We conducted a sensitivity analysis among men and women free of chronic somatic disease (online supplementary figure 1). The findings are largely similar to those in the original analyses. Another sensitivity analysis was carried out among men and women with low, intermediate and high SEP (online supplementary figures 2 and 3). Given the relatively large CIs, the findings can be considered to a large degree similar in all SEP groups.
jech-2018-210943supp004.pdf (283.7KB, pdf)
Discussion
In this cross-sectional study of a wide range of clinically relevant biomarkers among over 75 000 men and women, current exposure to long working hours was associated with more unfavourable levels in several risk markers among men, in particular in anthropometric risk markers, such as higher BMI, waist circumference and waist:hip ratio, as well as higher glucose and creatinine levels, and poorer scores in lipid parameters. In addition among men, working long hours was associated with higher levels of ALT—an indicator of poorer liver health, and a higher white blood cell count—an indicator of inflammation or infection. Among women, we found associations between long working hours and higher BMI and white blood cell counts. We found no associations between current exposure to long working hours and blood pressure, spirometry, haemoglobin or platelets.
The findings regarding anthropometric markers are in accordance with previous studies on adiposity.8 18–20 However, the Whitehall II study detected no association between long working hours and lipid levels or systemic inflammation.8 In the present study, we observed some indication of a dose–response pattern (a linear trend) for all anthropometric markers, total cholesterol, glucose and gamma GT among men, which may be considered strengthening the evidence of an association between long working hours and these outcomes. However, as the CIs were wide, these findings could be considered suggestive.

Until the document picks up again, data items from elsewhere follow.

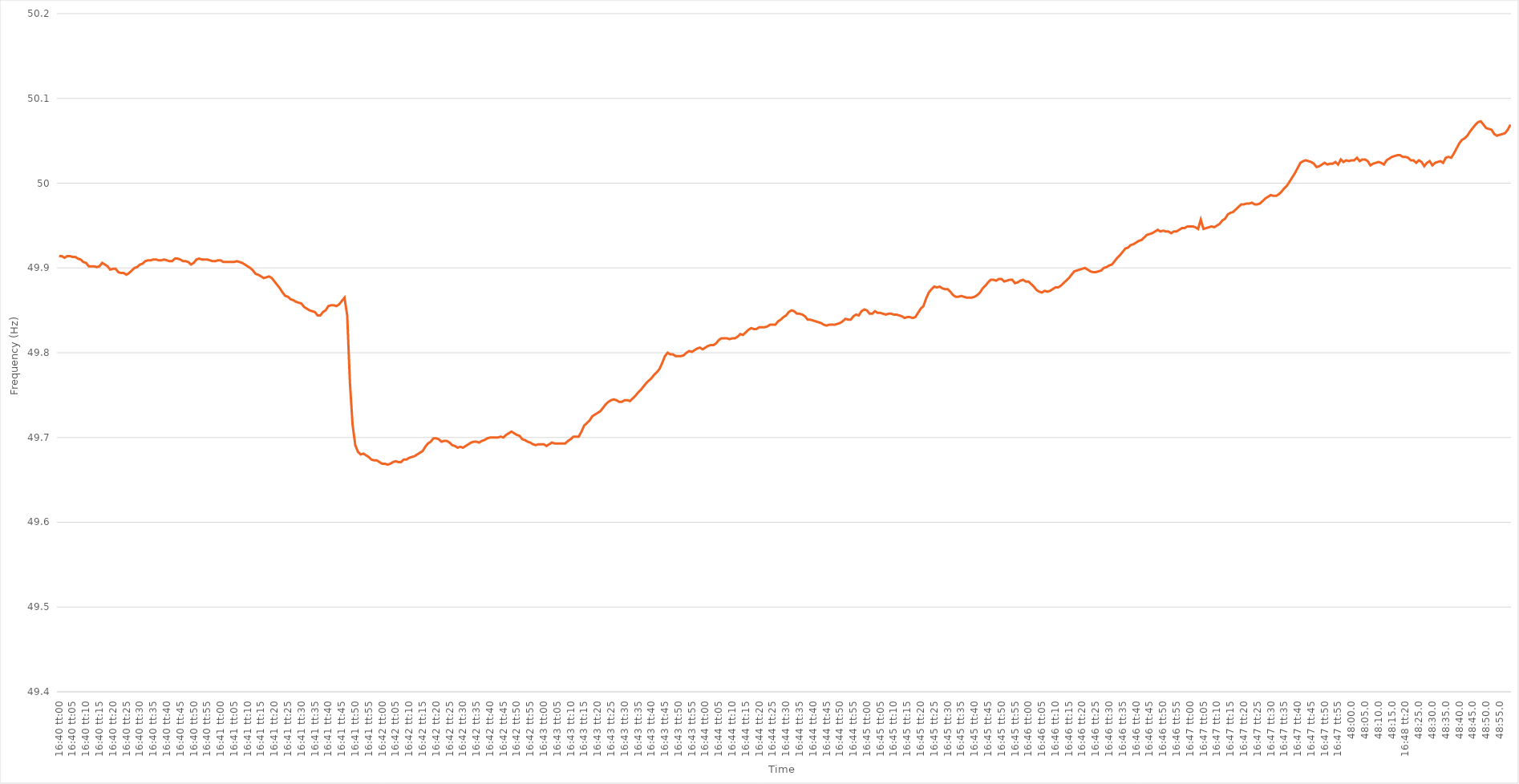
| Category | Series 0 |
|---|---|
| 0.6944444444444445 | 49.914 |
| 0.6944560185185185 | 49.914 |
| 0.6944675925925926 | 49.912 |
| 0.6944791666666666 | 49.914 |
| 0.6944907407407408 | 49.914 |
| 0.6945023148148147 | 49.913 |
| 0.6945138888888889 | 49.913 |
| 0.694525462962963 | 49.911 |
| 0.6945370370370371 | 49.91 |
| 0.6945486111111111 | 49.907 |
| 0.6945601851851851 | 49.906 |
| 0.6945717592592593 | 49.902 |
| 0.6945833333333334 | 49.902 |
| 0.6945949074074074 | 49.902 |
| 0.6946064814814815 | 49.901 |
| 0.6946180555555556 | 49.902 |
| 0.6946296296296296 | 49.906 |
| 0.6946412037037036 | 49.904 |
| 0.6946527777777778 | 49.902 |
| 0.6946643518518519 | 49.898 |
| 0.6946759259259259 | 49.899 |
| 0.6946875 | 49.899 |
| 0.694699074074074 | 49.895 |
| 0.6947106481481482 | 49.894 |
| 0.6947222222222221 | 49.894 |
| 0.6947337962962963 | 49.892 |
| 0.6947453703703704 | 49.894 |
| 0.6947569444444445 | 49.897 |
| 0.6947685185185185 | 49.9 |
| 0.6947800925925925 | 49.901 |
| 0.6947916666666667 | 49.904 |
| 0.6948032407407408 | 49.905 |
| 0.6948148148148148 | 49.908 |
| 0.6948263888888889 | 49.909 |
| 0.694837962962963 | 49.909 |
| 0.694849537037037 | 49.91 |
| 0.694861111111111 | 49.91 |
| 0.6948726851851852 | 49.909 |
| 0.6948842592592593 | 49.909 |
| 0.6948958333333333 | 49.91 |
| 0.6949074074074074 | 49.909 |
| 0.6949189814814815 | 49.908 |
| 0.6949305555555556 | 49.908 |
| 0.6949421296296295 | 49.911 |
| 0.6949537037037037 | 49.911 |
| 0.6949652777777778 | 49.91 |
| 0.6949768518518519 | 49.908 |
| 0.6949884259259259 | 49.908 |
| 0.695 | 49.907 |
| 0.6950115740740741 | 49.904 |
| 0.6950231481481483 | 49.906 |
| 0.6950347222222222 | 49.91 |
| 0.6950462962962963 | 49.911 |
| 0.6950578703703704 | 49.91 |
| 0.6950694444444444 | 49.91 |
| 0.6950810185185184 | 49.91 |
| 0.6950925925925926 | 49.909 |
| 0.6951041666666667 | 49.908 |
| 0.6951157407407407 | 49.908 |
| 0.6951273148148148 | 49.909 |
| 0.6951388888888889 | 49.909 |
| 0.695150462962963 | 49.907 |
| 0.6951620370370369 | 49.907 |
| 0.6951736111111111 | 49.907 |
| 0.6951851851851852 | 49.907 |
| 0.6951967592592593 | 49.907 |
| 0.6952083333333333 | 49.908 |
| 0.6952199074074074 | 49.907 |
| 0.6952314814814815 | 49.906 |
| 0.6952430555555557 | 49.904 |
| 0.6952546296296296 | 49.902 |
| 0.6952662037037037 | 49.9 |
| 0.6952777777777778 | 49.897 |
| 0.6952893518518519 | 49.893 |
| 0.6953009259259259 | 49.892 |
| 0.6953125 | 49.89 |
| 0.6953240740740741 | 49.888 |
| 0.6953356481481481 | 49.889 |
| 0.6953472222222222 | 49.89 |
| 0.6953587962962963 | 49.888 |
| 0.6953703703703704 | 49.884 |
| 0.6953819444444443 | 49.88 |
| 0.6953935185185185 | 49.876 |
| 0.6954050925925926 | 49.871 |
| 0.6954166666666667 | 49.867 |
| 0.6954282407407407 | 49.866 |
| 0.6954398148148148 | 49.863 |
| 0.6954513888888889 | 49.862 |
| 0.6954629629629631 | 49.86 |
| 0.695474537037037 | 49.859 |
| 0.6954861111111111 | 49.858 |
| 0.6954976851851852 | 49.854 |
| 0.6955092592592593 | 49.852 |
| 0.6955208333333333 | 49.85 |
| 0.6955324074074074 | 49.849 |
| 0.6955439814814816 | 49.848 |
| 0.6955555555555556 | 49.844 |
| 0.6955671296296296 | 49.844 |
| 0.6955787037037037 | 49.848 |
| 0.6955902777777778 | 49.85 |
| 0.6956018518518517 | 49.855 |
| 0.6956134259259259 | 49.856 |
| 0.695625 | 49.856 |
| 0.6956365740740741 | 49.855 |
| 0.6956481481481481 | 49.857 |
| 0.6956597222222222 | 49.861 |
| 0.6956712962962963 | 49.865 |
| 0.6956828703703705 | 49.844 |
| 0.6956944444444444 | 49.765 |
| 0.6957060185185185 | 49.715 |
| 0.6957175925925926 | 49.691 |
| 0.6957291666666667 | 49.683 |
| 0.6957407407407407 | 49.68 |
| 0.6957523148148148 | 49.681 |
| 0.695763888888889 | 49.679 |
| 0.695775462962963 | 49.677 |
| 0.695787037037037 | 49.674 |
| 0.6957986111111111 | 49.673 |
| 0.6958101851851852 | 49.673 |
| 0.6958217592592592 | 49.671 |
| 0.6958333333333333 | 49.669 |
| 0.6958449074074075 | 49.669 |
| 0.6958564814814815 | 49.668 |
| 0.6958680555555555 | 49.669 |
| 0.6958796296296296 | 49.671 |
| 0.6958912037037037 | 49.672 |
| 0.6959027777777779 | 49.671 |
| 0.6959143518518518 | 49.671 |
| 0.695925925925926 | 49.674 |
| 0.6959375 | 49.674 |
| 0.6959490740740741 | 49.676 |
| 0.6959606481481481 | 49.677 |
| 0.6959722222222222 | 49.678 |
| 0.6959837962962964 | 49.68 |
| 0.6959953703703704 | 49.682 |
| 0.6960069444444444 | 49.684 |
| 0.6960185185185185 | 49.689 |
| 0.6960300925925926 | 49.693 |
| 0.6960416666666666 | 49.695 |
| 0.6960532407407407 | 49.699 |
| 0.6960648148148149 | 49.699 |
| 0.6960763888888889 | 49.698 |
| 0.6960879629629629 | 49.695 |
| 0.696099537037037 | 49.696 |
| 0.6961111111111111 | 49.696 |
| 0.6961226851851853 | 49.694 |
| 0.6961342592592592 | 49.691 |
| 0.6961458333333334 | 49.69 |
| 0.6961574074074074 | 49.688 |
| 0.6961689814814815 | 49.689 |
| 0.6961805555555555 | 49.688 |
| 0.6961921296296296 | 49.69 |
| 0.6962037037037038 | 49.692 |
| 0.6962152777777778 | 49.694 |
| 0.6962268518518518 | 49.695 |
| 0.6962384259259259 | 49.695 |
| 0.69625 | 49.694 |
| 0.696261574074074 | 49.696 |
| 0.6962731481481481 | 49.697 |
| 0.6962847222222223 | 49.699 |
| 0.6962962962962963 | 49.7 |
| 0.6963078703703703 | 49.7 |
| 0.6963194444444444 | 49.7 |
| 0.6963310185185185 | 49.7 |
| 0.6963425925925927 | 49.701 |
| 0.6963541666666666 | 49.7 |
| 0.6963657407407408 | 49.703 |
| 0.6963773148148148 | 49.705 |
| 0.696388888888889 | 49.707 |
| 0.6964004629629629 | 49.705 |
| 0.696412037037037 | 49.703 |
| 0.6964236111111112 | 49.702 |
| 0.6964351851851852 | 49.698 |
| 0.6964467592592593 | 49.697 |
| 0.6964583333333333 | 49.695 |
| 0.6964699074074074 | 49.694 |
| 0.6964814814814814 | 49.692 |
| 0.6964930555555555 | 49.691 |
| 0.6965046296296297 | 49.692 |
| 0.6965162037037037 | 49.692 |
| 0.6965277777777777 | 49.692 |
| 0.6965393518518518 | 49.69 |
| 0.6965509259259259 | 49.692 |
| 0.6965625000000001 | 49.694 |
| 0.696574074074074 | 49.693 |
| 0.6965856481481482 | 49.693 |
| 0.6965972222222222 | 49.693 |
| 0.6966087962962964 | 49.693 |
| 0.6966203703703703 | 49.693 |
| 0.6966319444444444 | 49.696 |
| 0.6966435185185186 | 49.698 |
| 0.6966550925925926 | 49.701 |
| 0.6966666666666667 | 49.701 |
| 0.6966782407407407 | 49.701 |
| 0.6966898148148148 | 49.707 |
| 0.696701388888889 | 49.714 |
| 0.6967129629629629 | 49.717 |
| 0.6967245370370371 | 49.72 |
| 0.6967361111111111 | 49.725 |
| 0.6967476851851853 | 49.727 |
| 0.6967592592592592 | 49.729 |
| 0.6967708333333333 | 49.731 |
| 0.6967824074074075 | 49.735 |
| 0.6967939814814814 | 49.739 |
| 0.6968055555555556 | 49.742 |
| 0.6968171296296296 | 49.744 |
| 0.6968287037037038 | 49.745 |
| 0.6968402777777777 | 49.744 |
| 0.6968518518518518 | 49.742 |
| 0.696863425925926 | 49.742 |
| 0.696875 | 49.744 |
| 0.6968865740740741 | 49.744 |
| 0.6968981481481481 | 49.743 |
| 0.6969097222222222 | 49.746 |
| 0.6969212962962964 | 49.749 |
| 0.6969328703703703 | 49.753 |
| 0.6969444444444445 | 49.756 |
| 0.6969560185185185 | 49.76 |
| 0.6969675925925927 | 49.764 |
| 0.6969791666666666 | 49.767 |
| 0.6969907407407407 | 49.77 |
| 0.6970023148148149 | 49.774 |
| 0.6970138888888888 | 49.777 |
| 0.697025462962963 | 49.781 |
| 0.697037037037037 | 49.788 |
| 0.6970486111111112 | 49.796 |
| 0.6970601851851851 | 49.8 |
| 0.6970717592592592 | 49.798 |
| 0.6970833333333334 | 49.798 |
| 0.6970949074074074 | 49.796 |
| 0.6971064814814815 | 49.796 |
| 0.6971180555555555 | 49.796 |
| 0.6971296296296297 | 49.797 |
| 0.6971412037037038 | 49.8 |
| 0.6971527777777777 | 49.802 |
| 0.6971643518518519 | 49.801 |
| 0.6971759259259259 | 49.803 |
| 0.6971875000000001 | 49.805 |
| 0.697199074074074 | 49.806 |
| 0.6972106481481481 | 49.804 |
| 0.6972222222222223 | 49.806 |
| 0.6972337962962962 | 49.808 |
| 0.6972453703703704 | 49.809 |
| 0.6972569444444444 | 49.809 |
| 0.6972685185185186 | 49.811 |
| 0.6972800925925925 | 49.815 |
| 0.6972916666666666 | 49.817 |
| 0.6973032407407408 | 49.817 |
| 0.6973148148148148 | 49.817 |
| 0.6973263888888889 | 49.816 |
| 0.6973379629629629 | 49.817 |
| 0.6973495370370371 | 49.817 |
| 0.6973611111111112 | 49.819 |
| 0.6973726851851851 | 49.822 |
| 0.6973842592592593 | 49.821 |
| 0.6973958333333333 | 49.824 |
| 0.6974074074074075 | 49.827 |
| 0.6974189814814814 | 49.829 |
| 0.6974305555555556 | 49.828 |
| 0.6974421296296297 | 49.828 |
| 0.6974537037037036 | 49.83 |
| 0.6974652777777778 | 49.83 |
| 0.6974768518518518 | 49.83 |
| 0.697488425925926 | 49.831 |
| 0.6974999999999999 | 49.833 |
| 0.697511574074074 | 49.833 |
| 0.6975231481481482 | 49.833 |
| 0.6975347222222222 | 49.837 |
| 0.6975462962962963 | 49.839 |
| 0.6975578703703703 | 49.842 |
| 0.6975694444444445 | 49.844 |
| 0.6975810185185186 | 49.848 |
| 0.6975925925925925 | 49.85 |
| 0.6976041666666667 | 49.849 |
| 0.6976157407407407 | 49.846 |
| 0.6976273148148149 | 49.846 |
| 0.6976388888888888 | 49.845 |
| 0.697650462962963 | 49.843 |
| 0.6976620370370371 | 49.839 |
| 0.697673611111111 | 49.839 |
| 0.6976851851851852 | 49.838 |
| 0.6976967592592592 | 49.837 |
| 0.6977083333333334 | 49.836 |
| 0.6977199074074073 | 49.835 |
| 0.6977314814814815 | 49.833 |
| 0.6977430555555556 | 49.832 |
| 0.6977546296296296 | 49.833 |
| 0.6977662037037037 | 49.833 |
| 0.6977777777777777 | 49.833 |
| 0.6977893518518519 | 49.834 |
| 0.697800925925926 | 49.835 |
| 0.6978125 | 49.837 |
| 0.6978240740740741 | 49.84 |
| 0.6978356481481481 | 49.839 |
| 0.6978472222222223 | 49.839 |
| 0.6978587962962962 | 49.843 |
| 0.6978703703703704 | 49.845 |
| 0.6978819444444445 | 49.844 |
| 0.6978935185185186 | 49.849 |
| 0.6979050925925926 | 49.851 |
| 0.6979166666666666 | 49.85 |
| 0.6979282407407408 | 49.846 |
| 0.6979398148148147 | 49.846 |
| 0.6979513888888889 | 49.849 |
| 0.697962962962963 | 49.847 |
| 0.697974537037037 | 49.847 |
| 0.6979861111111111 | 49.846 |
| 0.6979976851851851 | 49.845 |
| 0.6980092592592593 | 49.846 |
| 0.6980208333333334 | 49.846 |
| 0.6980324074074074 | 49.845 |
| 0.6980439814814815 | 49.845 |
| 0.6980555555555555 | 49.844 |
| 0.6980671296296297 | 49.843 |
| 0.6980787037037036 | 49.841 |
| 0.6980902777777778 | 49.842 |
| 0.6981018518518519 | 49.842 |
| 0.698113425925926 | 49.841 |
| 0.698125 | 49.842 |
| 0.698136574074074 | 49.847 |
| 0.6981481481481482 | 49.852 |
| 0.6981597222222223 | 49.855 |
| 0.6981712962962963 | 49.864 |
| 0.6981828703703704 | 49.871 |
| 0.6981944444444445 | 49.875 |
| 0.6982060185185185 | 49.878 |
| 0.6982175925925925 | 49.877 |
| 0.6982291666666667 | 49.878 |
| 0.6982407407407408 | 49.876 |
| 0.6982523148148148 | 49.875 |
| 0.6982638888888889 | 49.875 |
| 0.698275462962963 | 49.872 |
| 0.6982870370370371 | 49.868 |
| 0.698298611111111 | 49.866 |
| 0.6983101851851852 | 49.866 |
| 0.6983217592592593 | 49.867 |
| 0.6983333333333334 | 49.866 |
| 0.6983449074074074 | 49.865 |
| 0.6983564814814814 | 49.865 |
| 0.6983680555555556 | 49.865 |
| 0.6983796296296297 | 49.866 |
| 0.6983912037037037 | 49.868 |
| 0.6984027777777778 | 49.871 |
| 0.6984143518518519 | 49.876 |
| 0.6984259259259259 | 49.879 |
| 0.6984374999999999 | 49.883 |
| 0.6984490740740741 | 49.886 |
| 0.6984606481481482 | 49.886 |
| 0.6984722222222222 | 49.885 |
| 0.6984837962962963 | 49.887 |
| 0.6984953703703703 | 49.887 |
| 0.6985069444444445 | 49.884 |
| 0.6985185185185184 | 49.885 |
| 0.6985300925925926 | 49.886 |
| 0.6985416666666667 | 49.886 |
| 0.6985532407407408 | 49.882 |
| 0.6985648148148148 | 49.883 |
| 0.6985763888888888 | 49.885 |
| 0.698587962962963 | 49.886 |
| 0.6985995370370371 | 49.884 |
| 0.6986111111111111 | 49.884 |
| 0.6986226851851852 | 49.881 |
| 0.6986342592592593 | 49.878 |
| 0.6986458333333333 | 49.874 |
| 0.6986574074074073 | 49.872 |
| 0.6986689814814815 | 49.871 |
| 0.6986805555555556 | 49.873 |
| 0.6986921296296296 | 49.872 |
| 0.6987037037037037 | 49.873 |
| 0.6987152777777778 | 49.875 |
| 0.6987268518518519 | 49.877 |
| 0.6987384259259258 | 49.877 |
| 0.69875 | 49.879 |
| 0.6987615740740741 | 49.882 |
| 0.6987731481481482 | 49.885 |
| 0.6987847222222222 | 49.888 |
| 0.6987962962962962 | 49.892 |
| 0.6988078703703704 | 49.896 |
| 0.6988194444444445 | 49.897 |
| 0.6988310185185185 | 49.898 |
| 0.6988425925925926 | 49.899 |
| 0.6988541666666667 | 49.9 |
| 0.6988657407407407 | 49.898 |
| 0.6988773148148147 | 49.896 |
| 0.6988888888888889 | 49.895 |
| 0.698900462962963 | 49.895 |
| 0.698912037037037 | 49.896 |
| 0.6989236111111111 | 49.897 |
| 0.6989351851851852 | 49.9 |
| 0.6989467592592593 | 49.901 |
| 0.6989583333333332 | 49.903 |
| 0.6989699074074074 | 49.904 |
| 0.6989814814814815 | 49.908 |
| 0.6989930555555556 | 49.912 |
| 0.6990046296296296 | 49.915 |
| 0.6990162037037037 | 49.919 |
| 0.6990277777777778 | 49.923 |
| 0.699039351851852 | 49.924 |
| 0.6990509259259259 | 49.927 |
| 0.6990625 | 49.928 |
| 0.6990740740740741 | 49.93 |
| 0.6990856481481481 | 49.932 |
| 0.6990972222222221 | 49.933 |
| 0.6991087962962963 | 49.936 |
| 0.6991203703703704 | 49.939 |
| 0.6991319444444444 | 49.94 |
| 0.6991435185185185 | 49.941 |
| 0.6991550925925926 | 49.943 |
| 0.6991666666666667 | 49.945 |
| 0.6991782407407406 | 49.943 |
| 0.6991898148148148 | 49.944 |
| 0.6992013888888889 | 49.943 |
| 0.699212962962963 | 49.943 |
| 0.699224537037037 | 49.941 |
| 0.6992361111111111 | 49.943 |
| 0.6992476851851852 | 49.943 |
| 0.6992592592592594 | 49.945 |
| 0.6992708333333333 | 49.947 |
| 0.6992824074074074 | 49.947 |
| 0.6992939814814815 | 49.949 |
| 0.6993055555555556 | 49.949 |
| 0.6993171296296296 | 49.949 |
| 0.6993287037037037 | 49.948 |
| 0.6993402777777779 | 49.946 |
| 0.6993518518518519 | 49.957 |
| 0.6993634259259259 | 49.946 |
| 0.699375 | 49.947 |
| 0.6993865740740741 | 49.948 |
| 0.699398148148148 | 49.949 |
| 0.6994097222222222 | 49.948 |
| 0.6994212962962963 | 49.95 |
| 0.6994328703703704 | 49.952 |
| 0.6994444444444444 | 49.956 |
| 0.6994560185185185 | 49.958 |
| 0.6994675925925926 | 49.963 |
| 0.6994791666666668 | 49.965 |
| 0.6994907407407407 | 49.966 |
| 0.6995023148148148 | 49.969 |
| 0.6995138888888889 | 49.972 |
| 0.699525462962963 | 49.975 |
| 0.699537037037037 | 49.975 |
| 0.6995486111111111 | 49.976 |
| 0.6995601851851853 | 49.976 |
| 0.6995717592592593 | 49.977 |
| 0.6995833333333333 | 49.975 |
| 0.6995949074074074 | 49.975 |
| 0.6996064814814815 | 49.976 |
| 0.6996180555555555 | 49.979 |
| 0.6996296296296296 | 49.982 |
| 0.6996412037037038 | 49.984 |
| 0.6996527777777778 | 49.986 |
| 0.6996643518518518 | 49.985 |
| 0.6996759259259259 | 49.985 |
| 0.6996875 | 49.987 |
| 0.6996990740740742 | 49.99 |
| 0.6997106481481481 | 49.994 |
| 0.6997222222222222 | 49.997 |
| 0.6997337962962963 | 50.002 |
| 0.6997453703703704 | 50.007 |
| 0.6997569444444444 | 50.012 |
| 0.6997685185185185 | 50.018 |
| 0.6997800925925927 | 50.024 |
| 0.6997916666666667 | 50.026 |
| 0.6998032407407407 | 50.027 |
| 0.6998148148148148 | 50.026 |
| 0.6998263888888889 | 50.025 |
| 0.6998379629629629 | 50.023 |
| 0.699849537037037 | 50.019 |
| 0.6998611111111112 | 50.02 |
| 0.6998726851851852 | 50.022 |
| 0.6998842592592592 | 50.024 |
| 0.6998958333333333 | 50.022 |
| 0.6999074074074074 | 50.023 |
| 0.6999189814814816 | 50.023 |
| 0.6999305555555555 | 50.025 |
| 0.6999421296296297 | 50.022 |
| 0.6999537037037037 | 50.028 |
| 0.6999652777777778 | 50.025 |
| 0.6999768518518518 | 50.027 |
| 0.6999884259259259 | 50.026 |
| 0.7000000000000001 | 50.027 |
| 0.7000115740740741 | 50.027 |
| 0.7000231481481481 | 50.03 |
| 0.7000347222222222 | 50.026 |
| 0.7000462962962963 | 50.028 |
| 0.7000578703703703 | 50.028 |
| 0.7000694444444444 | 50.026 |
| 0.7000810185185186 | 50.021 |
| 0.7000925925925926 | 50.023 |
| 0.7001041666666666 | 50.024 |
| 0.7001157407407407 | 50.025 |
| 0.7001273148148148 | 50.024 |
| 0.700138888888889 | 50.022 |
| 0.7001504629629629 | 50.027 |
| 0.700162037037037 | 50.029 |
| 0.7001736111111111 | 50.031 |
| 0.7001851851851852 | 50.032 |
| 0.7001967592592592 | 50.033 |
| 0.7002083333333333 | 50.033 |
| 0.7002199074074075 | 50.031 |
| 0.7002314814814815 | 50.031 |
| 0.7002430555555555 | 50.03 |
| 0.7002546296296296 | 50.027 |
| 0.7002662037037037 | 50.027 |
| 0.7002777777777777 | 50.024 |
| 0.7002893518518518 | 50.027 |
| 0.700300925925926 | 50.025 |
| 0.7003125 | 50.02 |
| 0.700324074074074 | 50.024 |
| 0.7003356481481481 | 50.026 |
| 0.7003472222222222 | 50.021 |
| 0.7003587962962964 | 50.024 |
| 0.7003703703703703 | 50.025 |
| 0.7003819444444445 | 50.026 |
| 0.7003935185185185 | 50.024 |
| 0.7004050925925926 | 50.03 |
| 0.7004166666666666 | 50.031 |
| 0.7004282407407407 | 50.03 |
| 0.7004398148148149 | 50.035 |
| 0.7004513888888889 | 50.041 |
| 0.700462962962963 | 50.047 |
| 0.700474537037037 | 50.051 |
| 0.7004861111111111 | 50.053 |
| 0.7004976851851853 | 50.056 |
| 0.7005092592592592 | 50.061 |
| 0.7005208333333334 | 50.065 |
| 0.7005324074074074 | 50.069 |
| 0.7005439814814814 | 50.072 |
| 0.7005555555555555 | 50.073 |
| 0.7005671296296296 | 50.069 |
| 0.7005787037037038 | 50.065 |
| 0.7005902777777777 | 50.064 |
| 0.7006018518518519 | 50.063 |
| 0.7006134259259259 | 50.058 |
| 0.700625 | 50.056 |
| 0.700636574074074 | 50.057 |
| 0.7006481481481481 | 50.058 |
| 0.7006597222222223 | 50.059 |
| 0.7006712962962963 | 50.063 |
| 0.7006828703703704 | 50.069 |

A recent meta-analysis including individual participant data reported a prospective association between long working hours and the incidence of hospital-treated diabetes, but only among employees with a low SEP.7 We add to this evidence by an observation of higher clinically measured glucose levels among men who worked long hours, irrespective of socioeconomic position. We also found that the association between long working hours and glucose among men was attenuated after adjustment for BMI, which suggests that increased BMI might be a mechanism that explains the link between long working hours and diabetes. However, previous studies have not found support for the causal link between perceived work stress and obesity,29 30 thus, the missing link—why people who work long hours have higher adiposity—needs to be explored in future studies.
Elevated ALT and gamma GT levels indicate poorer liver health. It is often thought that an adverse changes in ALT is exclusively caused by heavy alcohol use. However, increased ALT may also involve non-alcoholic fatty liver disease, which has emerged as a major liver disease worldwide due to the epidemic of overweight and obesity.31 Although the study participants who worked long hours were more often heavy alcohol users than the other participants, adjustment for alcohol use did not affect the association between long working hours and ALT. In contrast, the association between long working hours and ALT was attenuated after adjustment for BMI. This is consistent with the idea that this working pattern is related to multiple adverse metabolic changes that affect liver health. Furthermore, we may hypothesise that adverse metabolic processes and deteriorating liver health are part of the pathway from long working hours to an increased risk of cardiovascular events found in previous studies.32 A recent study indeed suggested that non-alcoholic fatty liver disease increases coronary artery calcification, independent of traditional risk factors.33 However, as we also observed increased gamma GT among men who had a long history of working overtime, our findings may reflect poorer liver health attributed to risky alcohol use among them.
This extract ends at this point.